Ad esempio, in Afghanistan per cercare personale abbiamo fatto circolare nei villaggi dei volantini ma le donne non si proponevano. Poi, quando è cresciuta la fiducia nei nostri confronti, a poco a poco si sono avvicinate e noi abbiamo fatto il possibile per assumerle. Il che ci ha creato molti
problemi con i talebani. A Kabul, i talebani avevano firmato con noi un protocollo di intesa in cui, al quinto punto, accettavano che nell'ospedale di Emergency le donne potessero lavorare ed essere curate. Nonostante l'accordo, il 17 di maggio del 2001 gli uomini del mullah Omar sono entrati
nel nostro ospedale, hanno picchiato il personale, col pretesto che le donne mangiavano nello stesso luogo dei maschi, pur separati da una tenda, e prendevano il cibo dai cuochi, anche loro maschi. Allora abbiamo chiuso il nostro ospedale perché non potevamo accettare questa discriminazione
rispetto alle donne. Poi con le vicende della guerra abbiamo riaperto. Questa è la nostra pratica, in tutti gli ospedali. Non solo, cerchiamo di affidare alle donne funzioni direttive, laddove è possibile, e questo ha conseguenze positive in paesi prevalentemente islamici, dove la donna ha un
ruolo forte nella famiglia ma nullo fuori, lo riteniamo un messaggio culturale importante.

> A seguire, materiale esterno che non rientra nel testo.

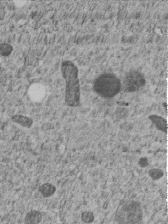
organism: C. elegans
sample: C. elegans embryo early stage

- Cati Schintu: Uno dei progetti di Emergency per le donne è la mostra "Prima le donne e i bambini" in cui molte bellissime fotografie raccontano di come la guerra, ogni guerra, colpisca soprattutto loro. Il ricorso massiccio allo stupro o l'uso di bambini soldato ci dice di una differenza
di genere fra le vittime civili delle guerre. La mostra nasce da questa riflessione?
- Teresa Sarti: Le donne non prendono parte alle guerre ma sono quelle che ne patiscono particolarmente le conseguenze. La donna, nei paesi in guerra, è quella che mette al mondo dei figli sapendo che in qualsiasi momento possono saltare su una mina, che possono diventare loro stessi portatori di morte. E' su di lei che ricade maggiormente il peso dei conflitti, sostiene
economicamente la famiglia perché gli uomini sono in guerra o perché l'uomo è stato ucciso, lo stesso le accade con i figli. La guerra toglie di mezzo le strutture sanitarie, e una conseguenza diretta è l'aumento della mortalità prenatale. Queste donne non hanno mai visto un medico, hanno
gravidanze numerosissime, a rischio, ma non hanno strutture sanitarie che le possano accudire.
E' anche per questo motivo che Emergency ha deciso di aprire un centro per la maternità, ad Anabah, in Afghanistan, proprio sulla base del bisogno: questo paese ha uno dei tassi di mortalità materno-infantile più alti al mondo. All'inizio mi chiedevo se le donne sarebbero venute all'ospedale, l'ospedale di un'organizzazione straniera, per quanto molto nota e stimata; mi chiedevo se i loro uomini avrebbero accettato che venissero curate. Poi a poco a poco il centro ha ospitato un numero sempre maggiore di donne, di recente sono nati diversi bambini. Lo considero una sorta di risarcimento nei confronti delle donne afgane. Per raggiungere le donne che vivono nei villaggi più lontani abbiamo poi creato una rete di centri sanitari di assistenza di base. Inoltre, per offrire assistenza anche alle numerose donne che partoriscono in casa, negli ultimi mesi del 2005 è stato avviato un programma di educazione al parto e sono stati distribuiti kit sanitari di base per migliorare le condizioni igieniche e prevenire le infezioni Un aspetto positivo è che adesso le donne afgane vengono da noi anche a chiedere il contraccettivo e vengono accompagnate dai loro uomini.

- Cati Schintu: Questo dice anche del tipo di impegno di Emergency, del rapporto di fiducia che si crea?
- Teresa Sarti: Adesso non siamo più visti come un'organizzazione straniera, facciamo parte della comunità, soprattutto là dove siamo da più tempo. Un esempio sono i risultati che abbiamo ottenuto finora in Afghanistan col progetto Carpet Factory, un laboratorio artigianale di tappeti rivolto inizialmente alle vedove di guerra, poi esteso anche ad altre donne in gravi difficoltà. E' un progetto che abbiamo avviato dopo aver constatato che la condizione delle vedove è tra le peggiori, sia dal
punto di vista sanitario che dell'integrazione sociale. Affinché le donne potessero essere libere di lavorare abbiamo prima di tutto cercato il consenso della loro comunità.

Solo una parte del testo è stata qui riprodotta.